The dog, a German shepherd named Ranger, had been left in the truck while its handler responded to a domestic disturbance call Tuesday, police Lt. Loring Draper said. The truck's engine was on so Ranger would have air conditioning.


----------



## TipoDeemin (Oct 8, 2005)

Wow... That's, um, where I live... And I think I know that cop.


----------



## Sickie Ickie (Jun 20, 2006)

Well, if you should ever meet that dog- ask for a driver's license and proof of insurance.


----------



## Mr Unpleasant (May 24, 2006)

And the dog _still_ drives better than most people in NY


----------



## Hellrazor (Jun 18, 2006)

See and I though 1. leaving an animal or human in a vehicle was agains the law 2. leaving your car running was against the law (because of that)... so tell me, whats gonna happen to the police officer that offended???

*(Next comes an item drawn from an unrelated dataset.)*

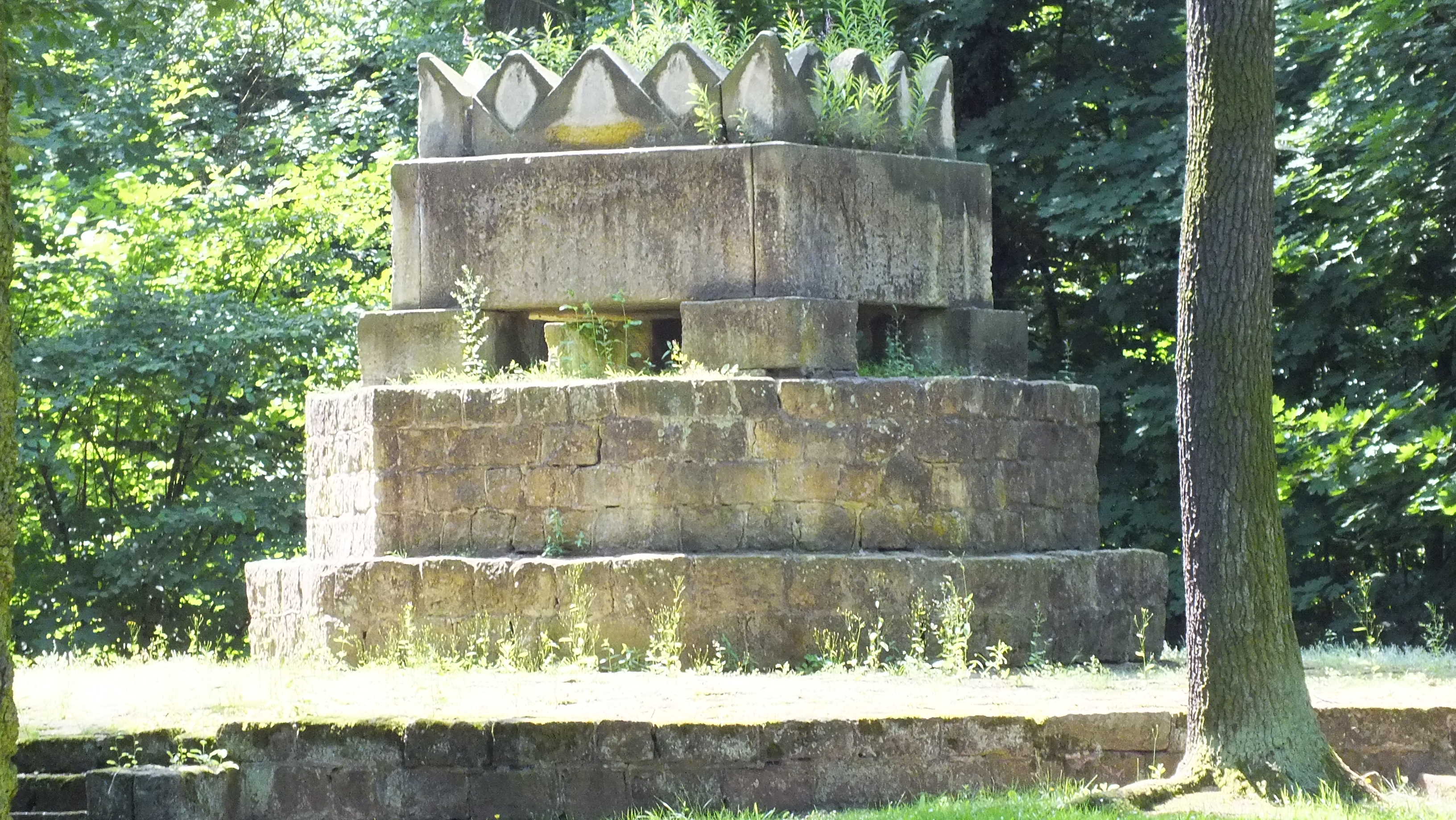 Kriegerdenkmal im Tiergarten Annaburg

Very intereseting.....Was the driver under the influence of cat nip???


----------



## bodybagged (Jun 19, 2006)

That's just adoreable! My boxer LOVES to drive! Which reminds me of that comerical about the guy who let his pointer drive and he chased after some ducks and drove the truck right into the lake. lol. Sorry Deuce! NO MORE DRIVING FOR YOU!


----------